_TO DO_
In the entries below, begin at the line that has "senza figli |" and stop after the line that has "PEUC | FED-ED |"; output those lines exactly, leaving out pictures.

Records from a data source

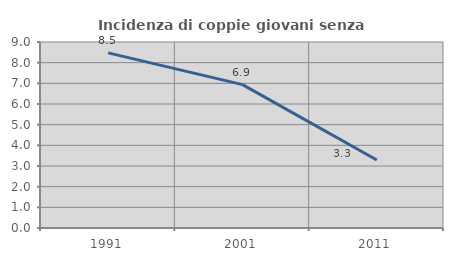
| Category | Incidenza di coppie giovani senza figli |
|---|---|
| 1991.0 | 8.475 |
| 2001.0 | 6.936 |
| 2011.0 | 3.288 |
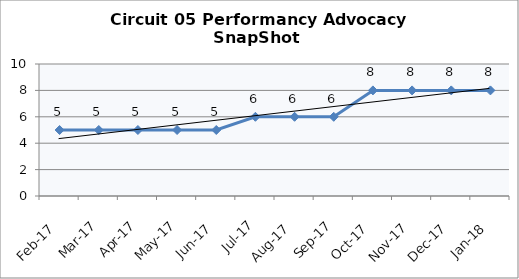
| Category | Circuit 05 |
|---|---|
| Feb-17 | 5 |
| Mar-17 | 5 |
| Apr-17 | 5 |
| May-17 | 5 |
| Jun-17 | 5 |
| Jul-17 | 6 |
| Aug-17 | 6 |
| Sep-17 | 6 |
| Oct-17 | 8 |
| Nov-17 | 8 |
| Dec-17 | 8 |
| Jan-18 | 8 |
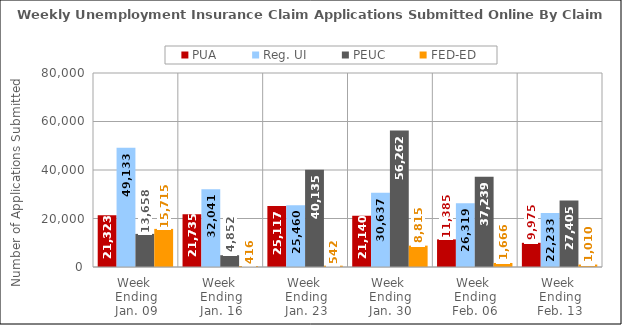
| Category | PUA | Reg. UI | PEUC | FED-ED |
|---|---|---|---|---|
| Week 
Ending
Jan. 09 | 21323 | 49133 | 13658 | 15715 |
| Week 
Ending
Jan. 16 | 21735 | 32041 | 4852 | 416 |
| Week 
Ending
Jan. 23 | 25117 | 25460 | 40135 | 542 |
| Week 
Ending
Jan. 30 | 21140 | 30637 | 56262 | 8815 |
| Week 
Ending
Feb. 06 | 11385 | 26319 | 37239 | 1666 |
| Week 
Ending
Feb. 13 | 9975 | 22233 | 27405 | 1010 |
...
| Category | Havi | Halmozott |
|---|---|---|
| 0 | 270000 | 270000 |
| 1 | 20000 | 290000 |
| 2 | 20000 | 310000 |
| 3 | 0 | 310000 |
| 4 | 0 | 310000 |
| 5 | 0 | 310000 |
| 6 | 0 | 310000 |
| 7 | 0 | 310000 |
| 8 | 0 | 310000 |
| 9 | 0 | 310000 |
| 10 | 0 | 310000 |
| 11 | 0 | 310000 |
...
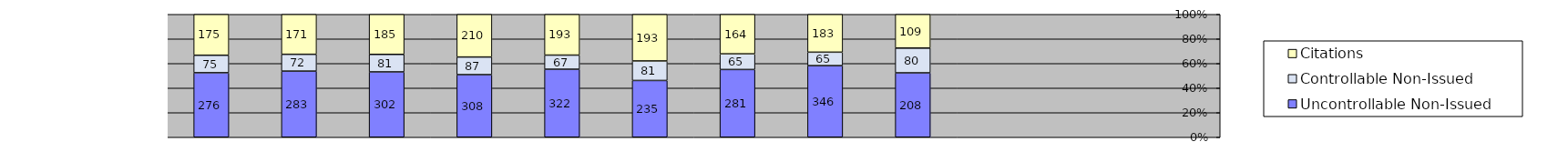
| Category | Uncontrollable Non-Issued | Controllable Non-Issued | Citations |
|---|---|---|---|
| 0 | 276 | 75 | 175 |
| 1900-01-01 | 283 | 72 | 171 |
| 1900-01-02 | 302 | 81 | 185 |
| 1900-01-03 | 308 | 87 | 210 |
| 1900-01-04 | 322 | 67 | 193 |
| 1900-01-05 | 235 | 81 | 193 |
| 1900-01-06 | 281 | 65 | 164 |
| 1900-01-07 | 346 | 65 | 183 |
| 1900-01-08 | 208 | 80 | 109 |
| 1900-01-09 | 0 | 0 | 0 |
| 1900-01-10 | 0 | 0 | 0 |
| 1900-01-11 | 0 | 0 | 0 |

_REPLY_
| Category | Incidenza di coppie giovani senza figli |
|---|---|
| 1991.0 | 8.475 |
| 2001.0 | 6.936 |
| 2011.0 | 3.288 |
| Category | Circuit 05 |
|---|---|
| Feb-17 | 5 |
| Mar-17 | 5 |
| Apr-17 | 5 |
| May-17 | 5 |
| Jun-17 | 5 |
| Jul-17 | 6 |
| Aug-17 | 6 |
| Sep-17 | 6 |
| Oct-17 | 8 |
| Nov-17 | 8 |
| Dec-17 | 8 |
| Jan-18 | 8 |
| Category | PUA | Reg. UI | PEUC | FED-ED |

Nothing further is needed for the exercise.